DESCRIPTION OF THE TASK → Nothing but the lines from the first line of the material below through the line that holds "Inicio del partido" should be set down, exactly and with pictures left out.

PROVIDED MATERIAL →
-=-=-=-=-

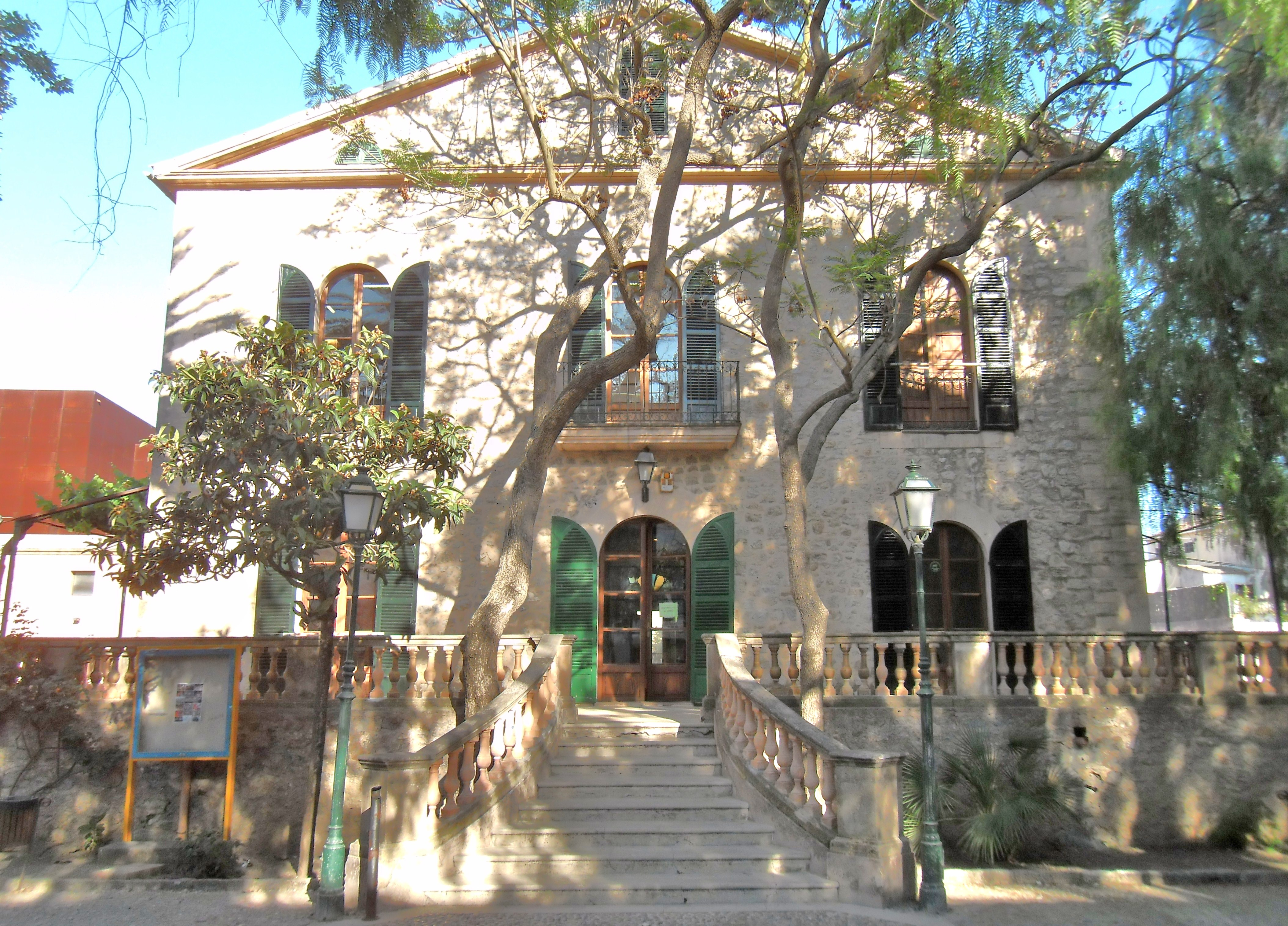 Herrenhaus Na Batlessa in Arta, Mallorca; heute Stadtbibliothek mit Ausstellungsräumen
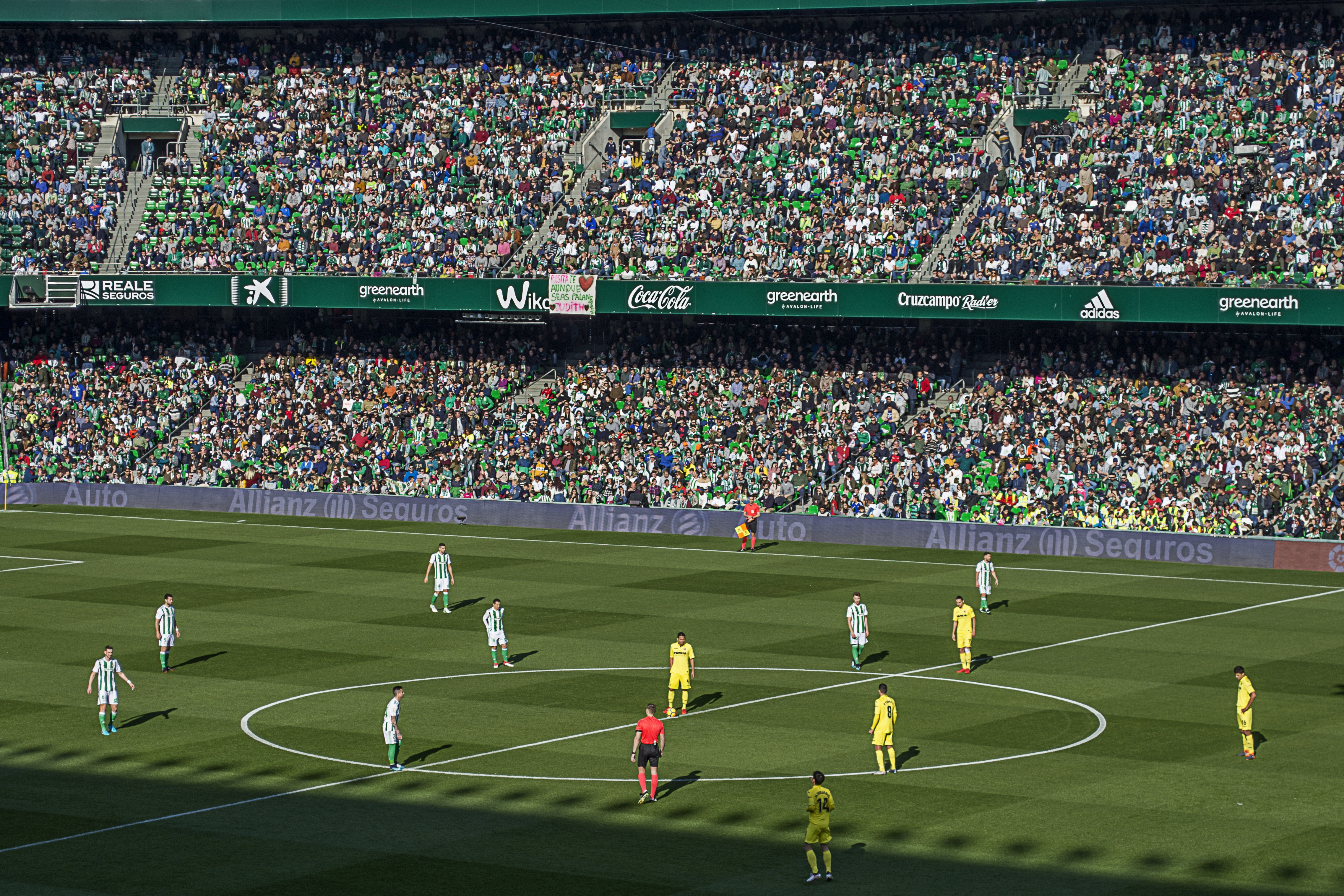 Inicio del partido Real Betis-Villarreal Club de Fútbol correspondiente a la jornada 22 de la temporada 2017/18 de la liga. Estadio Benito Villamarín. Debut de Loren Morón en el Real Betis.
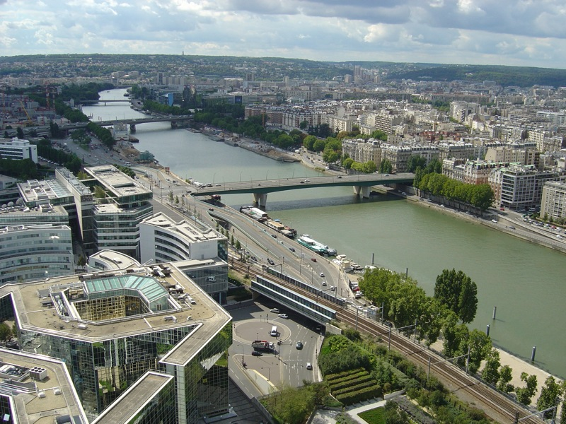 La Seine entre Paris (à gauche) et Boulogne-Billancourt (à droite). - La Seine d’amont vers l’aval, au niveau de Paris (premier plan), d'Issy-les-Moulineaux (rive gauche) et de Boulogne-Billancourt (rive droite, au fond) avec, au premier plan, le Pont du Garigliano qui relie le XVIe arrondissement (Rive droite) au XVe arrodisssement (Rive gauche), au second plan le Pont Aval sur lequel passe le Boulevard Périphérique (E 5). Le pont du fond est le Pont d'Issy qui relie Boulogne-Billancourt (Rive droite) à Issy-les-Moulineaux en passant sur la pointe amont de l’Île Saint-German. Les quais sont, sur la rive gauche le Quai d'Issy-les-Moulineaux (Paris) bordé par les rails et le pont ferroviaire de la ligne RER C , sur la rive droite le Quai Louis-Blériot (Paris), le Quai Saint-Exupéry (Paris) et le Quai du Point du Jour (Boulogne-Bilancourt). L’immeuble aux façades de verre du premier plan est celui de la Banque Populaie Rives de Paris, l'immeuble au plan rectangulaire situé derrière est celui de France Televisions sur l'Esplanade Henri-de-France. Photographie très vraisemblablement prise du ballon captif du Parc André Citroën.
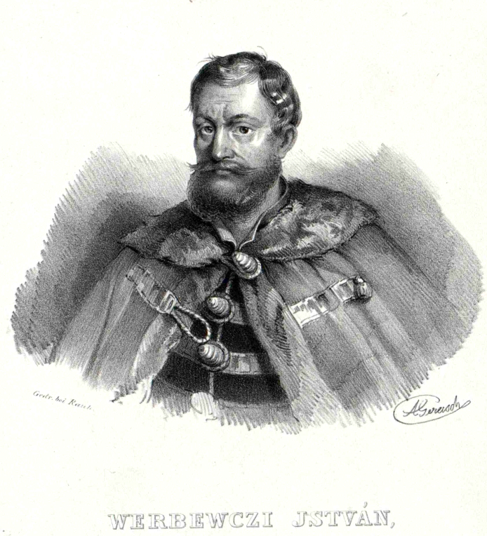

-=-=-=-=-

COMPLETED EXERCISE →
 Herrenhaus Na Batlessa in Arta, Mallorca; heute Stadtbibliothek mit Ausstellungsräumen
 Inicio del partido Real Betis-Villarreal Club de Fútbol correspondiente a la jornada 22 de la temporada 2017/18 de la liga. Estadio Benito Villamarín. Debut de Loren Morón en el Real Betis.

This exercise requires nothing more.